• EXERCISE
Please work out how many lines below contain the word "points", and reply with only that number.

START SUPPLIED DATA

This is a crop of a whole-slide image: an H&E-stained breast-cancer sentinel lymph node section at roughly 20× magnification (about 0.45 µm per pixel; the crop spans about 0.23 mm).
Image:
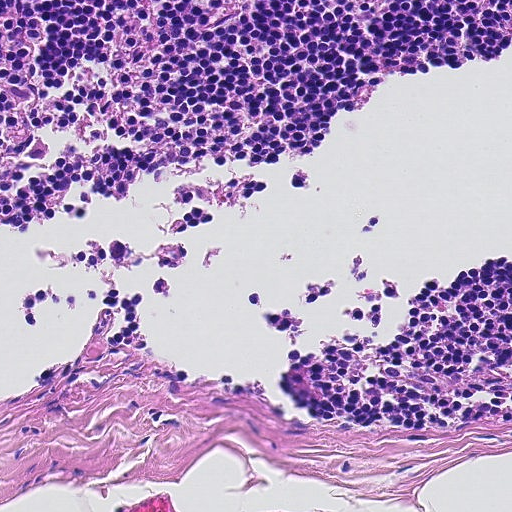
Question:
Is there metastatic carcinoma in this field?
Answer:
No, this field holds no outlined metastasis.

END SUPPLIED DATA
START SUPPLIED DATA

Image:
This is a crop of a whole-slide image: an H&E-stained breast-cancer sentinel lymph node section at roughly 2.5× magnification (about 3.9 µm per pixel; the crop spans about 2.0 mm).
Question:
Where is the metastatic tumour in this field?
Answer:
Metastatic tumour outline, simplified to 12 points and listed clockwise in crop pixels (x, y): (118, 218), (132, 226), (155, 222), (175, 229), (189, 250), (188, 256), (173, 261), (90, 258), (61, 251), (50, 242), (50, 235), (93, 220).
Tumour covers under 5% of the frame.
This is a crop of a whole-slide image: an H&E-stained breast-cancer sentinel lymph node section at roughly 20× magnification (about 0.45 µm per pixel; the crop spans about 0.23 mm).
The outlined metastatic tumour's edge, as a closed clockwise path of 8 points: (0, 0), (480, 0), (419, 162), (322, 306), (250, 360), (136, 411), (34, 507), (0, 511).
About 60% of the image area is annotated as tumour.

END SUPPLIED DATA

• OUTPUT FOR THIS TASK
2